El dinero tiene tres funciones: medio de intercambio indirecto de aceptación generalizada (para pagar por bienes y servicios y saldar deudas), depósito de valor (atesorar sin intercambiar, sin ganar ni perder valor), y unidad de cuenta (referencia de precios y contabilidad financiera con registros, apuntes o asientos contables de tenencia o movimientos de dinero y bienes valorados en dinero: ingresos y gastos, resultados, activos y pasivos, patrimonio neto, beneficios o pérdidas).

Para cumplir sus funciones de forma eficiente el dinero debe tener ciertas características ideales (no todas las cosas son buenos dineros): duradero (persistente, resistente, no se gasta o estropea con el uso); costes de transacción pequeños; fácil de transmitir y proteger y difícil de robar; fácil de identificar y difícil de falsificar; existe de forma natural o se puede producir, manipular y dividir en diferentes unidades fungibles (homogéneas, sustituibles, intercambiables unas por otras) a su vez agregables para ajustarse a muy diversos precios de intercambio; relativamente escaso y con alto valor por unidad de peso y volumen para fácil uso, almacenamiento y transporte (no tan escaso que no haya suficiente y su densidad de valor sea excesiva).

Diversas entidades satisfacen estos requisitos en mayor o menor medida, y nunca de forma perfecta o absoluta: el dinero es una cualidad que se tiene en diversos grados. No hay un solo dinero universal posible: pueden existir diversos tipos de dinero más o menos útiles y eficientes según diferentes circunstancias tecnológicas, culturales, sociales, económicas, políticas y legales, las cuales son variables en el espacio y en el tiempo. En una misma economía pueden coexistir diferentes formas de dinero (en sentido estricto o amplio), unas más importantes y otras accesorias, unas básicas y otras derivadas (sustitutos o complementos definidos en función de un dinero más fundamental). Históricamente unas formas de dinero sustituyen o complementan a otras.
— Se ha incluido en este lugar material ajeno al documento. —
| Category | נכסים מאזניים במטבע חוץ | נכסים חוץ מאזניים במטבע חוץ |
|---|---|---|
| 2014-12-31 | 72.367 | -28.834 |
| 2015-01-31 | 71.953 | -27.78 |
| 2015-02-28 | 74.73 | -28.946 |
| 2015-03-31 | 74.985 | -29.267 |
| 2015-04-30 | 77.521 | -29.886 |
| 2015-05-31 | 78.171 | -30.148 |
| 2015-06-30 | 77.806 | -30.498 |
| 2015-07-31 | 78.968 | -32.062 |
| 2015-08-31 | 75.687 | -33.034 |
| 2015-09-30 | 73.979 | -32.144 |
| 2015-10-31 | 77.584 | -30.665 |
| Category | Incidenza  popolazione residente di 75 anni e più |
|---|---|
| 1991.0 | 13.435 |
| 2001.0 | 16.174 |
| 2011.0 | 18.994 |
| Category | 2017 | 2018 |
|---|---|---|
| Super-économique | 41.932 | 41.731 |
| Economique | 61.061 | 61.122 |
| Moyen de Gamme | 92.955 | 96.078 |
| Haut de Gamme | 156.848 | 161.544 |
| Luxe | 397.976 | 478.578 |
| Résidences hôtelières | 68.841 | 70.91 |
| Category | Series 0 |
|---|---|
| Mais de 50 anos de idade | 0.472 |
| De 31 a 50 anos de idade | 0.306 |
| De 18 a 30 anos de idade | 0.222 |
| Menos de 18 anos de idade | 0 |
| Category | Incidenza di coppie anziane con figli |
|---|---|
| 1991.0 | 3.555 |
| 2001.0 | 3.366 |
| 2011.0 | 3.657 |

Lo que se entiende por medios de pago es problemático: conviene distinguir el dinero (lo que se atesora o intercambia) de los sistemas utilizados para su uso. Las tarjetas de débito o crédito permiten ordenar transacciones pero no son dinero sino formas de facilitar pagos y cobros; las tarjetas prepago o monederos electrónicos contienen dinero pero no son dinero (salvo que puedan intercambiarse y circular, en cuyo caso serán complementos monetarios).
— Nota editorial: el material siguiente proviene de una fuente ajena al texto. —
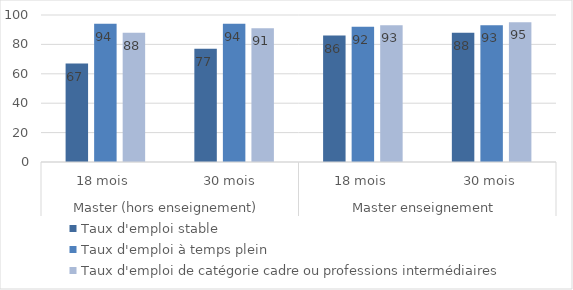
| Category | Taux d'emploi stable | Taux d'emploi à temps plein | Taux d'emploi de catégorie cadre ou professions intermédiaires |
|---|---|---|---|
| 0 | 67 | 94 | 88 |
| 1 | 77 | 94 | 91 |
| 2 | 86 | 92 | 93 |
| 3 | 88 | 93 | 95 |
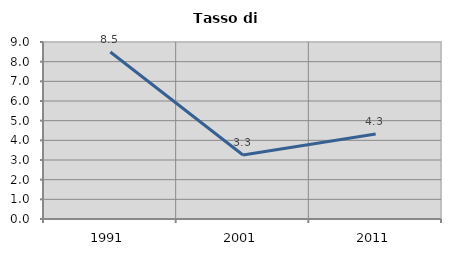
| Category | Tasso di disoccupazione   |
|---|---|
| 1991.0 | 8.491 |
| 2001.0 | 3.257 |
| 2011.0 | 4.327 |
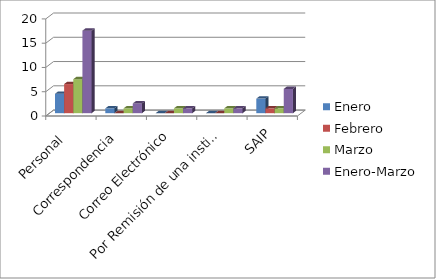
| Category | Enero | Febrero | Marzo | Enero-Marzo |
|---|---|---|---|---|
| Personal  | 4 | 6 | 7 | 17 |
| Correspondencia | 1 | 0 | 1 | 2 |
| Correo Electrónico | 0 | 0 | 1 | 1 |
| Por Remisión de una institución | 0 | 0 | 1 | 1 |
| SAIP | 3 | 1 | 1 | 5 |
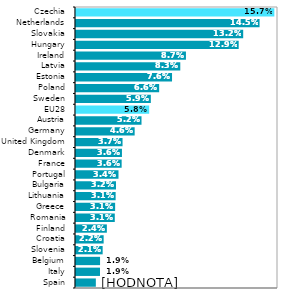
| Category | 2019 |
|---|---|
| Spain | 0.016 |
| Italy | 0.019 |
| Belgium | 0.019 |
| Slovenia | 0.021 |
| Croatia | 0.022 |
| Finland | 0.024 |
| Romania | 0.031 |
| Greece | 0.031 |
| Lithuania | 0.031 |
| Bulgaria | 0.032 |
| Portugal | 0.034 |
| France | 0.036 |
| Denmark | 0.036 |
| United Kingdom | 0.037 |
| Germany | 0.046 |
| Austria | 0.052 |
| EU28 | 0.058 |
| Sweden | 0.059 |
| Poland | 0.066 |
| Estonia | 0.076 |
| Latvia | 0.083 |
| Ireland | 0.087 |
| Hungary | 0.129 |
| Slovakia | 0.132 |
| Netherlands | 0.145 |
| Czechia | 0.157 |
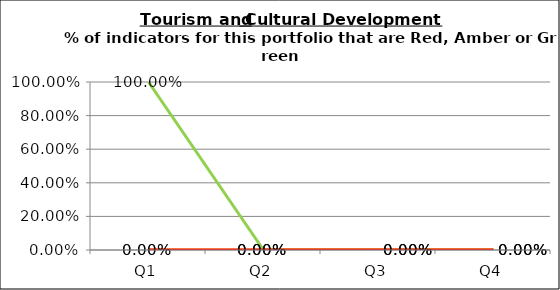
| Category | Green | Amber | Red |
|---|---|---|---|
| Q1 | 1 | 0 | 0 |
| Q2 | 0 | 0 | 0 |
| Q3 | 0 | 0 | 0 |
| Q4 | 0 | 0 | 0 |
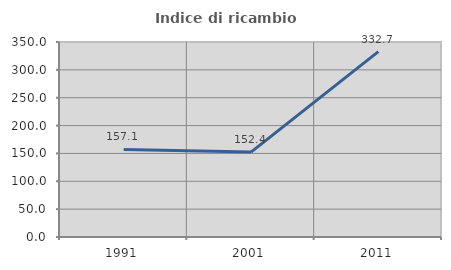
| Category | Indice di ricambio occupazionale  |
|---|---|
| 1991.0 | 157.143 |
| 2001.0 | 152.381 |
| 2011.0 | 332.727 |
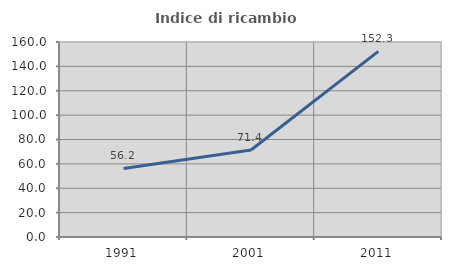
| Category | Indice di ricambio occupazionale  |
|---|---|
| 1991.0 | 56.24 |
| 2001.0 | 71.429 |
| 2011.0 | 152.258 |
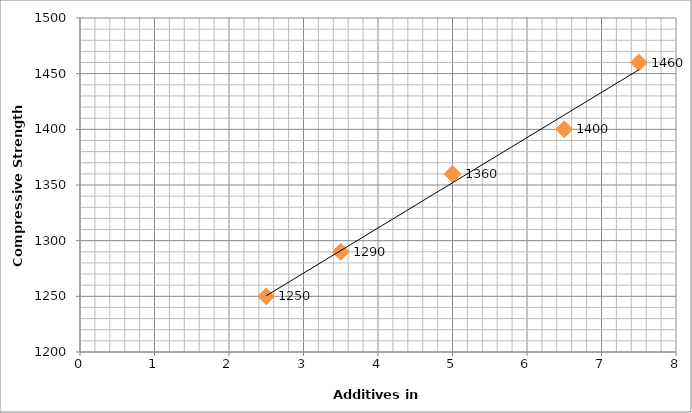
| Category | Compressive Strength (gm/cm²) |
|---|---|
| 2.5 | 1250 |
| 3.5 | 1290 |
| 5.0 | 1360 |
| 6.5 | 1400 |
| 7.5 | 1460 |
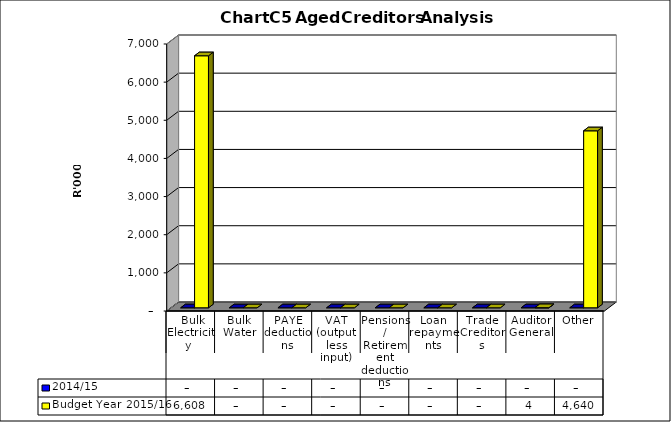
| Category | 2014/15 | Budget Year 2015/16 |
|---|---|---|
|  Bulk Electricity  | 0 | 6607513 |
| Bulk Water | 0 | 0 |
| PAYE deductions | 0 | 0 |
| VAT (output less input) | 0 | 0 |
| Pensions / Retirement deductions | 0 | 0 |
| Loan repayments | 0 | 0 |
| Trade Creditors | 0 | 0 |
| Auditor General | 0 | 4025 |
| Other | 0 | 4640128 |
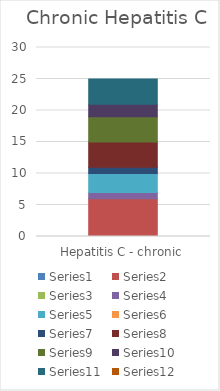
| Category | Series 0 | Series 1 | Series 2 | Series 3 | Series 4 | Series 5 | Series 6 | Series 7 | Series 8 | Series 9 | Series 10 | Series 11 |
|---|---|---|---|---|---|---|---|---|---|---|---|---|
| Hepatitis C - chronic | 0 | 6 | 0 | 1 | 3 | 0 | 1 | 4 | 4 | 2 | 4 | 0 |
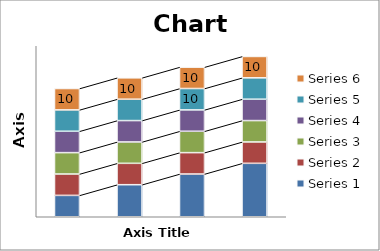
| Category | Series 1 | Series 2 | Series 3 | Series 4 | Series 5 | Series 6 |
|---|---|---|---|---|---|---|
| Point 1 | 10 | 10 | 10 | 10 | 10 | 10 |
| Point 2 | 15 | 10 | 10 | 10 | 10 | 10 |
| Point 3 | 20 | 10 | 10 | 10 | 10 | 10 |
| Point 4 | 25 | 10 | 10 | 10 | 10 | 10 |
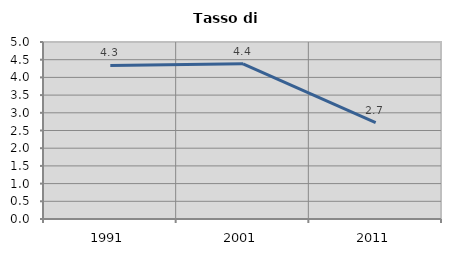
| Category | Tasso di disoccupazione   |
|---|---|
| 1991.0 | 4.338 |
| 2001.0 | 4.384 |
| 2011.0 | 2.725 |

Los distintos tipos de dinero se diferencian según varios criterios y propiedades (que pueden ser independientes o combinarse o solaparse parcialmente).

– Si tiene valor de uso (como una mercancía) además del valor de intercambio monetario. El oro y la plata tienen usos ornamentales o industriales; el ganado puede trabajar o utilizarse como alimento; el papel moneda, los apuntes contables, o los bitcoins no tienen valor de uso.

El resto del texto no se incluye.